Intitulé Chocolat : mensonges sous emballage, le document indique que près de 13 748 hectares de forêts ont disparu entre novembre 2017 et septembre 2018, dans la région cacaoyère du Sud-Ouest de la Côte d'Ivoire. Dans un précédent exercice de comptabilisation mené entre novembre 2016 et novembre 2017, l’ONG avait estimé à 14 827 hectares, la superficie touchée par la déforestation dans la même zone. « Cela signifie que depuis l’Initiative Cacao et Forêts, la destruction des forêts n’a presque pas diminué », pointe l’organisation environnementale.
En plus de mettre en lumière, un statu quo relatif dans les progrès, le rapport s’inquiète de l’avancement des dégradations dans certaines aires protégées de la Côte d’Ivoire.
« Dans la forêt classée de Goin-Débé, que nous avons visitée lors de notre enquête de 2017, les choses n’ont pas beaucoup changé. Une forêt a été défrichée et plantée de cacaoyers deux jours avant l’arrivée de notre équipe — précisément à l’endroit où nous avions enquêté il y a moins d’un an », note le document.

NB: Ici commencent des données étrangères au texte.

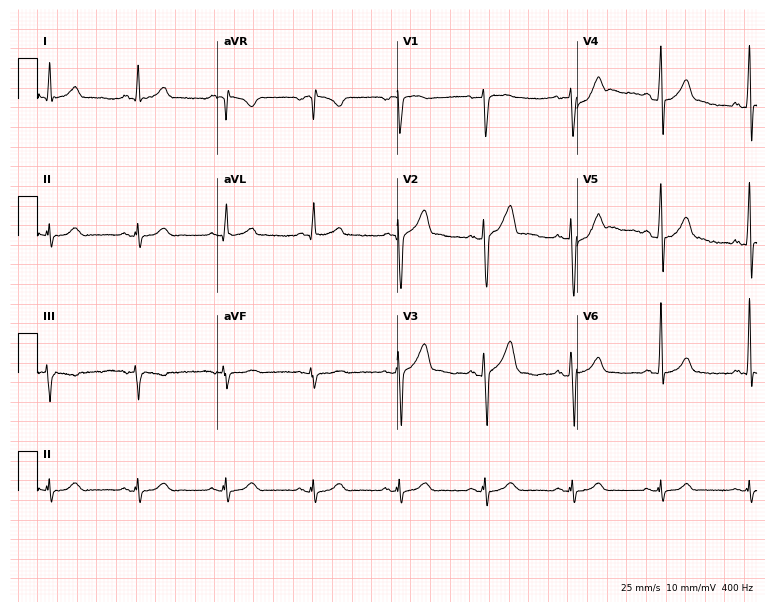
Standard 12-lead ECG recorded from a man, 32 years old. Read as a normal ECG.

Si elle reconnaît qu’il existe des réussites dans la conservation de certaines zones protégées comme le Parc national de Taï, Mighty Earth indique que globalement, plus de la moitié des aires inspectées affiche une hausse du taux de déforestation depuis l’annonce de l’ICF.
Du côté du Ghana où elle n’a pas mené d’enquêtes de terrain, l’ONG souligne une poursuite des abattages forestiers en dépit des mesures positives adoptées par le gouvernement. « Nous avons constaté, grâce aux images satellites, que la déforestation se poursuivait au Ghana, vraisemblablement pour le cacao. Dans les réserves forestières de Tinte Bepo, Tonton et Tano Ofin, par exemple, nous avons relevé de nouveaux défrichages vraisemblablement liés, pour la plupart des cas, au cacao (bien que toutes les terres récemment défrichées n’aient pas encore été plantées) », souligne le rapport.
Face à cette situation, l’ONG appelle les gouvernements et les acteurs de la filière cacao a une collaboration étroite pour dresser une cartographie nationale de la déforestation et préconise un renforcement des systèmes de surveillance aussi bien par satellite que sur le terrain. « Tous les supermarchés et les fabricants devraient rendre public les noms de leurs négociants en cacao. Afin d’éviter de nouvelles destructions, tous les négociants doivent à leur tour rendre publics les noms des intermédiaires et des coopératives auprès desquels ils achètent leurs produits ainsi que leur adresse », ajoute le document.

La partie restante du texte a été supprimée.